The problem is real but invisible. Urban treatment plants generate cleaned water and stable sludge packed with organic matter, exactly what crops need. But that sludge is a mirror of what humans consume and excrete. "If these contaminants reach the soil, we're transferring a human waste product to the field," explains Esmeralda Morillo, the study's lead author. "We wanted to find strategies to reduce that risk and enable safer reuse of treatment plant sludge."

The solution came from the treatment plants themselves. Researchers extracted biological samples from Seville's wastewater solids and brought them to the lab. There, they subjected the microorganisms to controlled environmental pressure for seven consecutive weeks, feeding them nothing but ibuprofen. The bacteria adapted. They evolved. What emerged was a consortium they named C7—organisms trained to break down the drug.

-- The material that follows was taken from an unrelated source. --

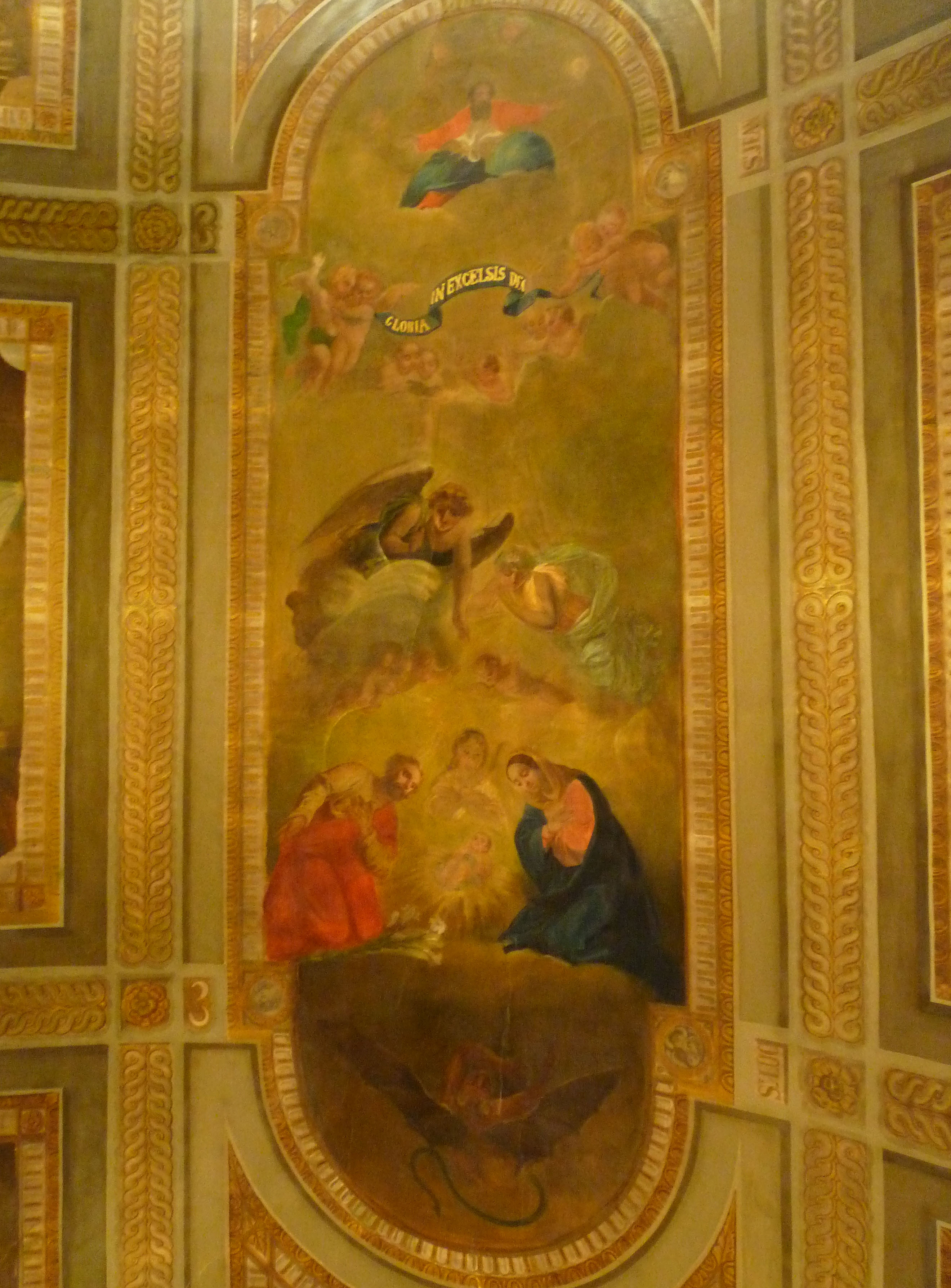 Chapelle Ménissier à Wassy (Haute-Marne). Ancien couvent des Dames de Saint-Maur. Décor du plafond peint par Joseph-Constant Ménissier vers 1840 (scènes de la vie du Christ)

The technique is called bioaugmentation: you take a soil's natural cleaning mechanisms and strengthen them with organisms engineered for a specific job. Soil has its own ways of purifying itself, but not always fast enough to prevent water contamination. Lab tests showed that biologically inactive soil cannot eliminate ibuprofen through physical processes alone. It needs living help.

They tested the C7 consortium in three different agricultural settings across Seville province: sunflower fields, grain crops, and an organic vineyard. They sampled the top ten centimeters of soil, where most biological activity happens. When they introduced the selected bacteria, something dramatic occurred. Ibuprofen that had taken twelve days to degrade now disappeared in three. The bacteria consumed half the active ingredient in just hours.

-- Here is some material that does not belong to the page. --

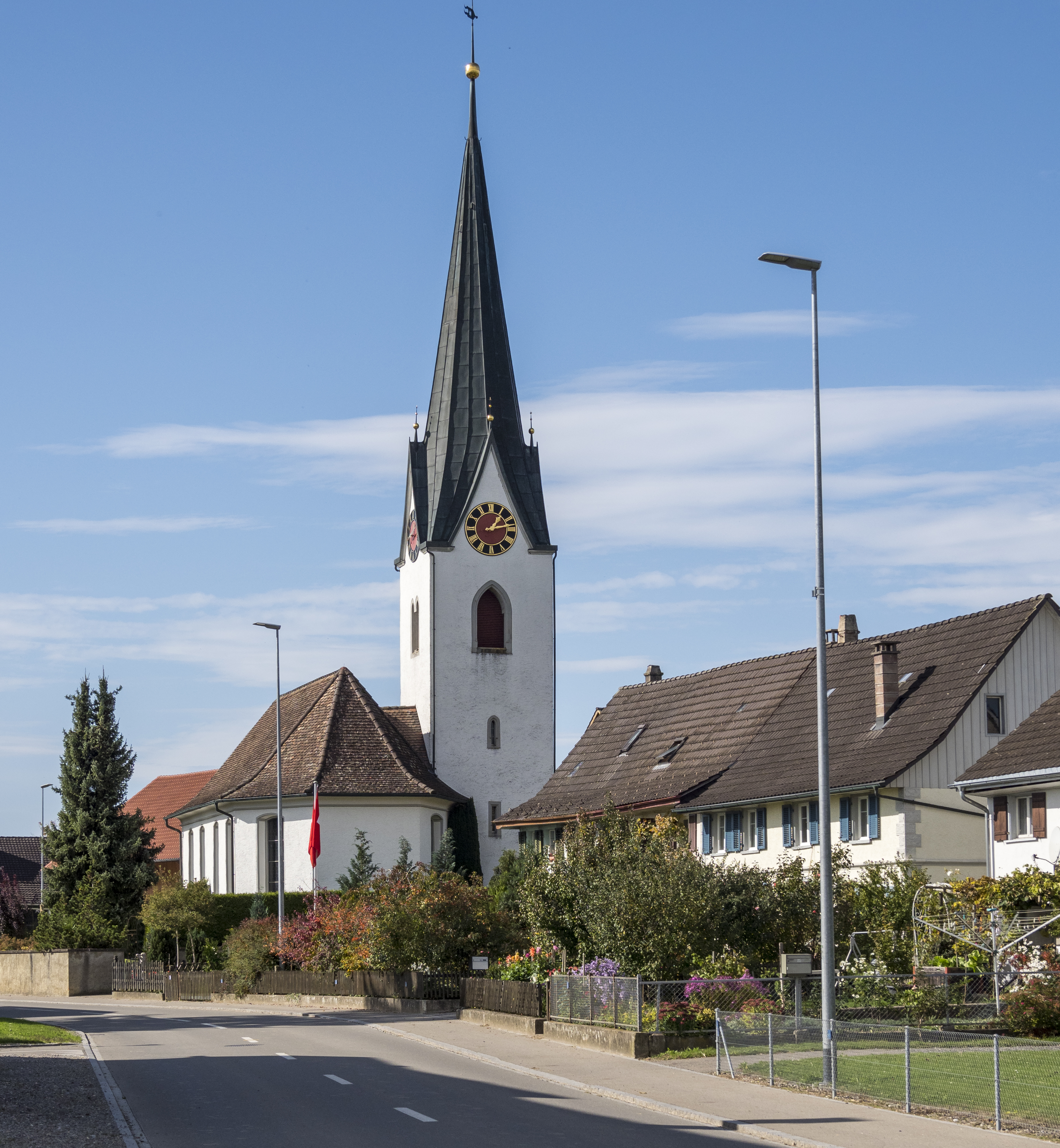 Birwinken TG: Hauptstrasse mit Evangelischer Kirche und zusammengebauten Häusern aus dem 19. Jahrhundert.

DNA analysis revealed that anti-inflammatory drugs do temporarily disrupt soil biodiversity, but the ecosystem recovers once the bacterial intervention ends. The specialized microorganisms accelerate decomposition without leaving permanent damage. For Spain's agricultural sector, the implications are significant: urban wastewater sludge can now be recycled as fertilizer with far greater safety. The circular economy, in this case, actually closes.

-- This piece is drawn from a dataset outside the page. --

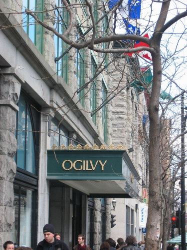 Entrance to Ogilvy department store in Montreal, Canada

If these contaminants reach the soil, we're transferring a human waste product to the field. We wanted to find strategies to reduce that risk and enable safer reuse of treatment plant sludge.
— Esmeralda Morillo, lead author of the study
The Hearth Conversation Another angle on the story
Inventor

Why does ibuprofen in soil matter so much? Isn't it just a trace amount?

Model

Traces accumulate. When you use treated sludge year after year, you're building up pharmaceutical residue in the same fields. We don't fully understand the long-term effects on crops or groundwater, but we know enough to be cautious.

Inventor

So the bacteria eat the ibuprofen. What happens to the bacteria afterward?

Model

They die off naturally once their food source is gone. The soil's own microbiota returns to normal. That's what the DNA analysis showed—temporary disruption, then recovery.

Inventor

Four times faster degradation is impressive. But is three days fast enough for practical farming?

Model

It depends on the operation. For a farmer planning to plant weeks later, yes. But the real win is that it works at all. Before this, you had no biological solution. You had to choose between contaminated sludge or expensive disposal.

Inventor

Did they test for bacterial resistance? Could the C7 consortium become a problem itself?

Model

That's the honest answer: not yet. This is early-stage work. They proved the concept works in three different soil types. Long-term monitoring will be crucial before this scales up nationally.

Inventor

Why Seville specifically? Is ibuprofen contamination worse there?

Model

No, it's everywhere. Seville just had the research infrastructure and the wastewater treatment plant access. The bacteria came from there because that's where the researchers could work. The problem they're solving is universal.